A lot is the short answer. JD is such a beautiful character in my view. There’s a level of self-deprecation that makes him so appealing to me, I think, and to a larger audience. He has that ability to find humor in his own circumstances, which I find a very appealing quality. But what it also does in Australia is it puts an enormous target on your back because if you’re willing to acknowledge that life is strange, then the rest of the team is going to come down to you like a ton of bricks and they do.

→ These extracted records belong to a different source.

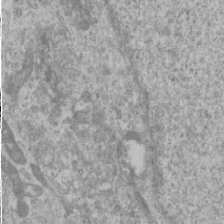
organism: Human
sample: Cilia; basal body in RPE cells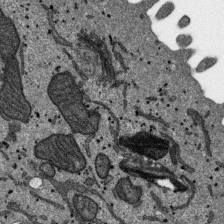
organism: Human
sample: Lung epithelial cells, uninfected (mock) control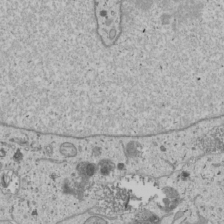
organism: Human
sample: Mitochondria in U2OS cells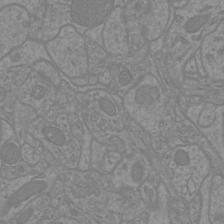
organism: Mouse
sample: Cortical neurons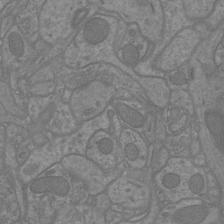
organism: Mouse
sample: Cortical neurons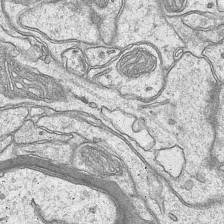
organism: Mouse
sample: CA1 Hippocampus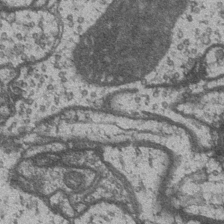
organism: Drosophila
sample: Optic medulla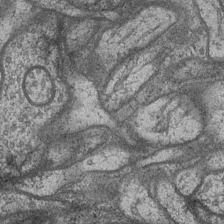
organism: Drosophila
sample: Optic medulla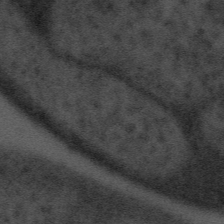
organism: Tuwongella immobilis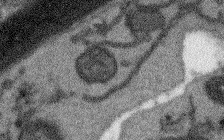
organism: Arabidopsis thaliana
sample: Root tip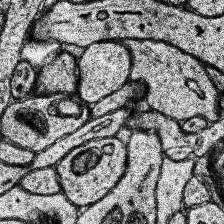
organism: Human
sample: Temporal Lobe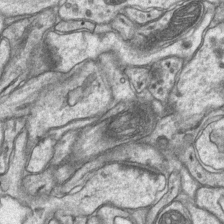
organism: Mouse
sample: CA1 Hippocampus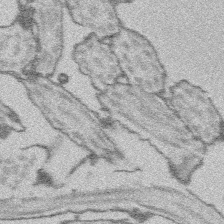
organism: Platynereis dumerilii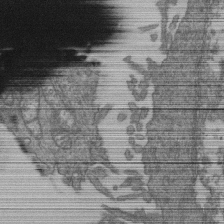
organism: Human
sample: Retinal organoid Rod and Cone cells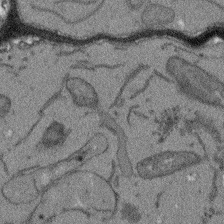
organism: Arabidopsis thaliana
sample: Root tip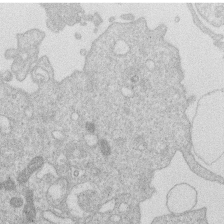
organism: Human
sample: Macrophage cells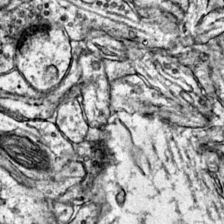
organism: Mouse
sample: Primary visual cortex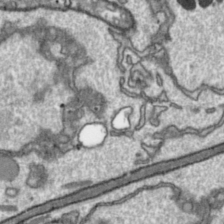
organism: Toxoplasma gondii
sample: Parasites in a vacuole inside a host cell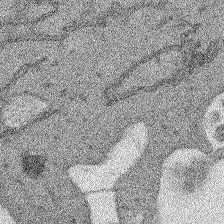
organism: Human
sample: HeLa cells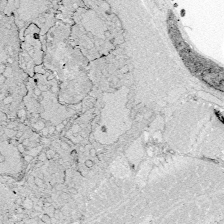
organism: Zebrafish
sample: Whole-Brain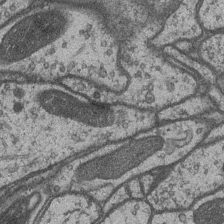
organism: Drosophila
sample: Optic medulla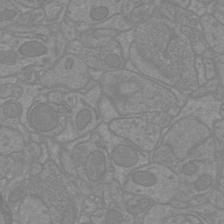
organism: Mouse
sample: Cortical neurons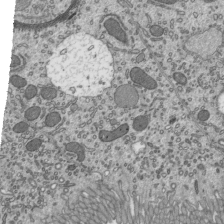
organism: Mouse
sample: Mouse epididymis efferent ductule cilia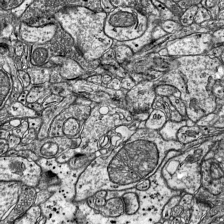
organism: Mouse
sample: Visual Cortex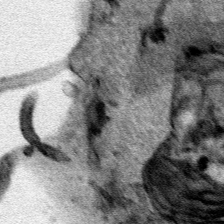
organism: Human
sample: Mitochondria in HCT116 cells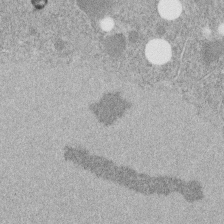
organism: C. elegans
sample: C. elegans embryo early stage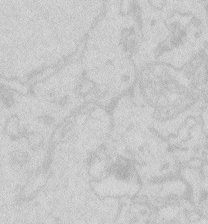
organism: Zebrafish
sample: Macrophage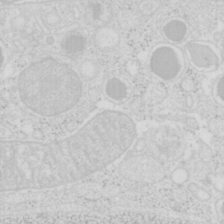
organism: Mouse
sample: Pancreas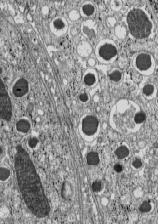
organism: C57BL Mouse
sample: Pancreatic islet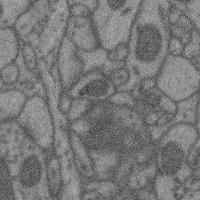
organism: Mouse
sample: Cerebral cortex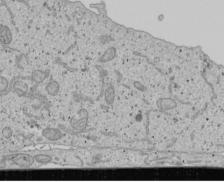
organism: Human
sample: Mitochondria in U2OS cells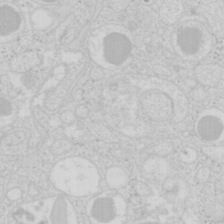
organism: Mouse
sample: Pancreas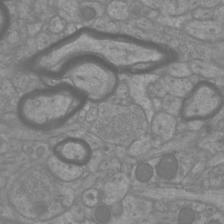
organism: Mouse
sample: Cortical neurons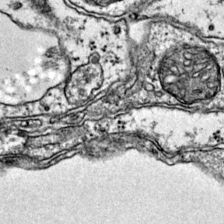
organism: Mouse
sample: Primary visual cortex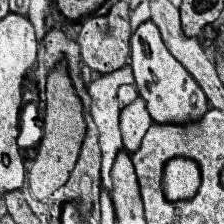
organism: Human
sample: Temporal Lobe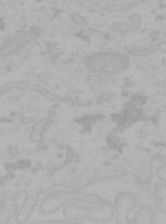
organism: Mouse
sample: Choroid plexus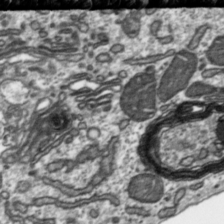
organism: Toxoplasma gondii
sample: Parasites in a vacuole inside a host cell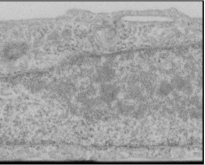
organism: Human
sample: Cilia; basal body in RPE cells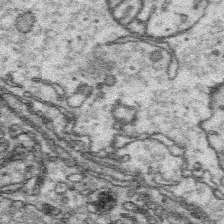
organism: Platynereis dumerilii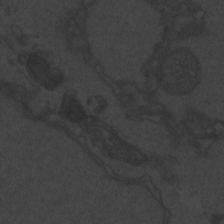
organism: Zebrafish
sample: Macrophage infected with Toxoplasma gondii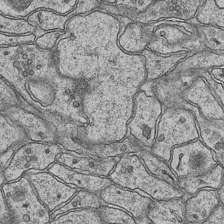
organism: Mouse
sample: CA1 Hippocampus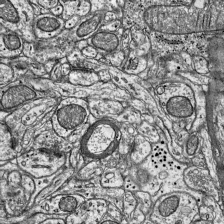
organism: Mouse
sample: Visual Cortex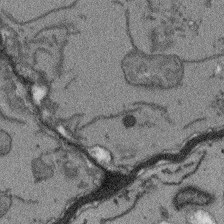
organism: Arabidopsis thaliana
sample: Root tip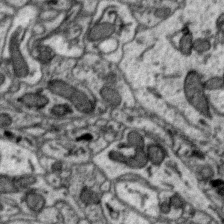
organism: Zebra finch
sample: Brain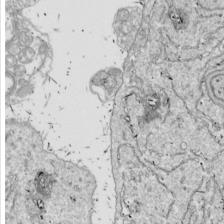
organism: Drosophila
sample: Cell division; meiosis; drosophila spermatocytes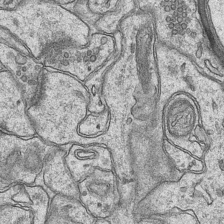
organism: Mouse
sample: CA1 Hippocampus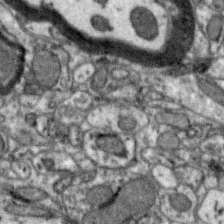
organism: Zebra finch
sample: Brain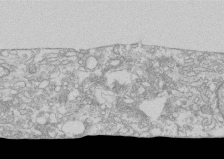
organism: Human
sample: CRL-1474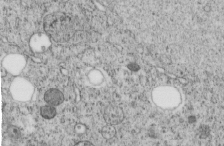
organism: C. elegans
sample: C. elegans embryo early stage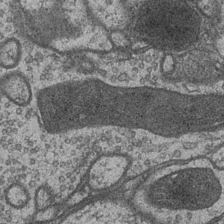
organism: Drosophila
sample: Optic medulla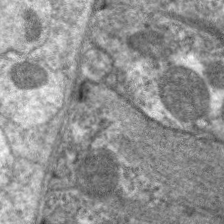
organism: C. elegans
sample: Pharynx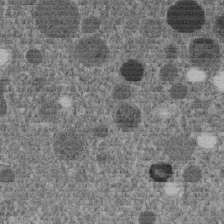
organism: C. elegans
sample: C. elegans embryo early stage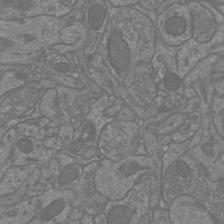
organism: Mouse
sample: Cortical neurons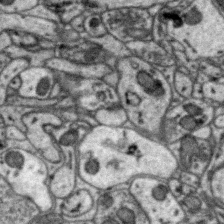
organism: Zebra finch
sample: Brain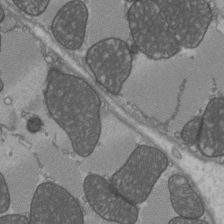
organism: C57BL Mouse
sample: Heart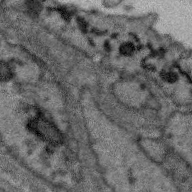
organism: Zebra finch
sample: Brain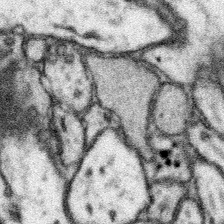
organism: Mouse
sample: Somatosensory cortex neuropil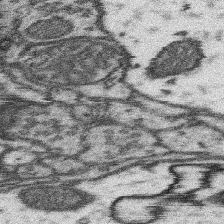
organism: Mouse
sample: Somatosensory cortex neuropil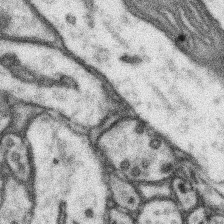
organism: Mouse
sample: Somatosensory cortex neuropil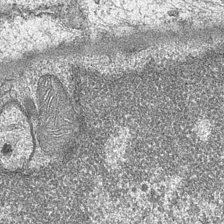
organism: Mouse
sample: CA1 Hippocampus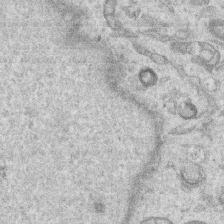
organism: Human
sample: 1205lu cells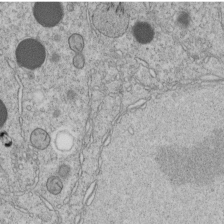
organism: C. elegans
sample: C. elegans embryo early stage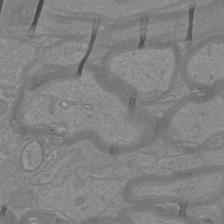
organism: Mouse
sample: Cortical neurons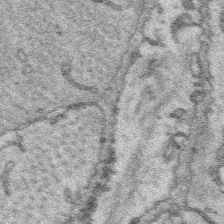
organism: Platynereis dumerilii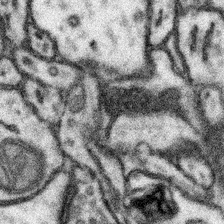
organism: Mouse
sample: Somatosensory cortex neuropil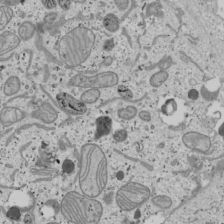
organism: Human
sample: Mitochondria in U2OS cells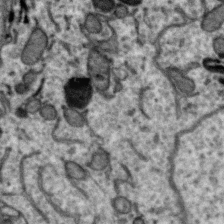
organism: Zebra finch
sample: Brain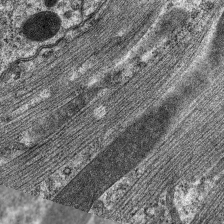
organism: C. elegans
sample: Pharynx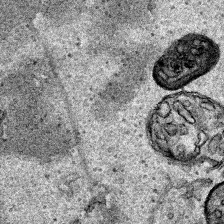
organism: Human
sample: Mitochondria in HCT116 cells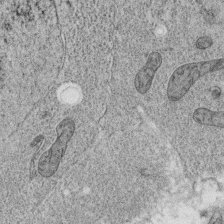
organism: C. elegans
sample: C. elegans oocyte; sperm cells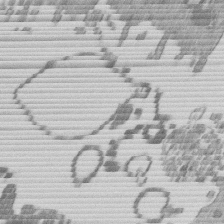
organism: Mouse
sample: Dividing mouse embryo 1 cell stage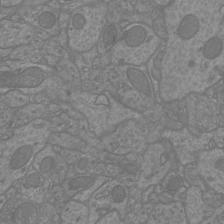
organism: Mouse
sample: Cortical neurons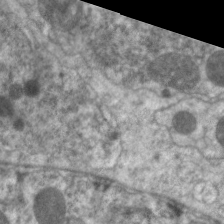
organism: C. elegans
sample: Pharynx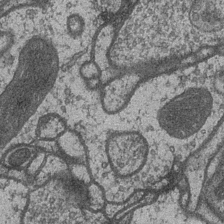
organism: Drosophila
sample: Optic medulla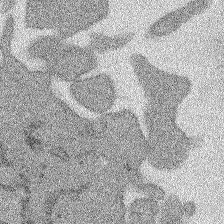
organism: Human
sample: HeLa cells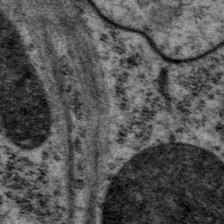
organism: P. pacificus
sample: Pharynx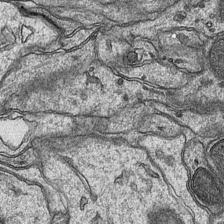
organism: Mouse
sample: CA1 Hippocampus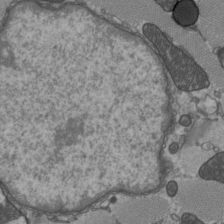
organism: C57BL Mouse
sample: Heart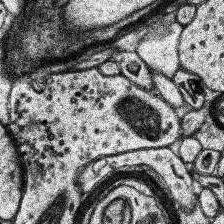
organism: Human
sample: Temporal Lobe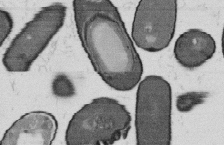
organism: B. subtilis
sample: Bacterial spore

The reality is, for JD, he’s found himself in a situation where he’s kind of been in denial for the first two seasons of the show about his emotional situation. Like a lot of people going through those really tricky life-altering events, he’s hoped against hope that somehow it gets itself back together again or the ship is set back on course or whatever, but it’s not. He’s living in his friend’s garage, and it’s been two years, and he’s got to get his s**t together. So I think the events of Darwin have probably shaken him out of that stasis, and he’s decided that whatever deeply buried, repressed feelings he may have for his friend and colleague, Michelle Mackey, he’s not going to succumb to them, and he’s going to do the exact opposite. He’s going to fill that void with whatever he can. And as it is in the 21st century, that’s kind of online dating. So he jumps in boots and all, but he’s really, let’s be honest, ill-equipped to be playing in that pond as his dating profile photographs will tell us.

Daniel Asher Smith/Paramount+

It’s a stopgap measure at best, and it obviously provides a huge amount of comedy for our team. But what it’s really telling me as an audience, I suppose, is here is the guy desperately trying to be professional. He’s trying to keep things tidy in the workplace because Darwin has probably brought out a whole bunch of emotions that he feels are unhelpful in a team environment. And so I guess he’s overreacting, and his overreaction is in the form of going on a dating site. And having been on dating sites myself, it’s the wild west out there, I can tell you.

How does Mackey feel about that? Because we already get the bit of awkwardness about it in the premiere, and it feels like they both know how the other one might feel, and it’s just like, let’s just not acknowledge it.

Yeah, I think you hit the nail on the head. You’ve got to remember, these are two charismatic, clever, empathetic, courageous, attractive, and single people working shoulder to shoulder for 70 hours a week. That’s a combustible situation, but they’re also super professional, and they’re the leaders of this team; they’re kind of notionally mom and dad for the rest of the squad, and acknowledging that they may have feelings for one another would be totally counterproductive to the team environment. So, they try and be as professional as they can, but they’re humans. And so it’s an imperfect way of wallpapering over what might be going on underneath.